Liberal feminism has its roots
deep in American culture; feminists as far back as Abigail Adams requested
that the
framers of the Constitution "remember
the ladies." Liberal feminists, in asking that the ladies be remembered,
were not
so much offering a critique of
American life and values as they were seeking full access.
Liberal feminism works best to
defend women's rights to be like men, to enter into men's worlds, to work
at men's
jobs for men's pay, to have the
rights and privileges of men. But what of our rights to be women? The liberal
argument, the fairness argument,
the equal rights argument, these all begin to break down when we look at
women
who are, or are becoming, mothers.
Pregnancy is like nothing else, so how can uniqueness be made to fit into
an
equality model?
Liberal feminists, seeking equality
and recognition of women's rationality, but discounting the value of the
woman's
body, claim equality of parenthood
between men and women. It is, after all, only women's bodily experience
that is
different from men's....
"Equal rights" sound good. But
a focus on rights ignores needs. Giving women all the rights of men will
not
accomplish a whole lot for women
facing the demands of pregnancy, birth, and lactation. Because of the focus
on
formal equality, because of the
value of mind over body, and because of the manner in which our technologically-
oriented society seeks efficiency
through the separation of work and home, physical and mental, etc., liberal
thinking
tends to diminish the significance
of the physical parts of motherhood.
As individuals, separation and
compartmentalization form a central theme of liberal society. We "change
hats"; "shift
gears"; we carry our separate
selves around, experiencing not only the compartmentalization between people,
but
within ourselves as well. We have
"work lives" and "home lives." We change clothing in our different roles,
we
change style, we change tone.
Yet against this, we have motherhood,
the physical embodiment of connectedness. We have in every pregnant woman
the living proof that individuals
do not enter the world as autonomous, atomistic, isolated beings, but begin
socially,
begin connected.
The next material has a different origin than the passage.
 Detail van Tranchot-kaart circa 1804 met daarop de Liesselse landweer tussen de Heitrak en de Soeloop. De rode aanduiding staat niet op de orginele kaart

And we have in
every pregnant woman a walking contradiction of the segmentation of our
lives:
pregnancy does not permit it.
In pregnancy the private self, the sexual, familial self, announces itself
wherever the
woman goes.
Motherhood is the embodied challenge
to a liberal philosophy which serves to articulate the values and themes
of
technological society: order,
predictability, rationality, control, rationalization of life, the systematizing
and control of
things and people as things, the
reduction of all to component parts, and ultimately the vision of everything,
including
ourselves, as resources.
For those people who want to see
women-their bodies, sexuality, Motherhood-treated with respect, liberal
feminism
fails.
THE ATOMIZATION OF LIFE
Though liberal feminism has fallen
short in many respects, the idea that "the personal is political" was an
early insight,
a shining, glorious insight of
the women's movement. These women understood that the celebration of the
individual's
power to create, to overcome,
etc. fell very hard on the people who were structurally placed so as not
to be able to
achieve.
Individualism is a deep-rooted
theme in American society. Yet, because we as a society have conceptualized
everything
in terms of the individual-that
it just takes gumption, strength, initiative-we must continually deal with
the failure of the
individual. We have obscured the
structural barriers to success behind infinite examples of individual failures.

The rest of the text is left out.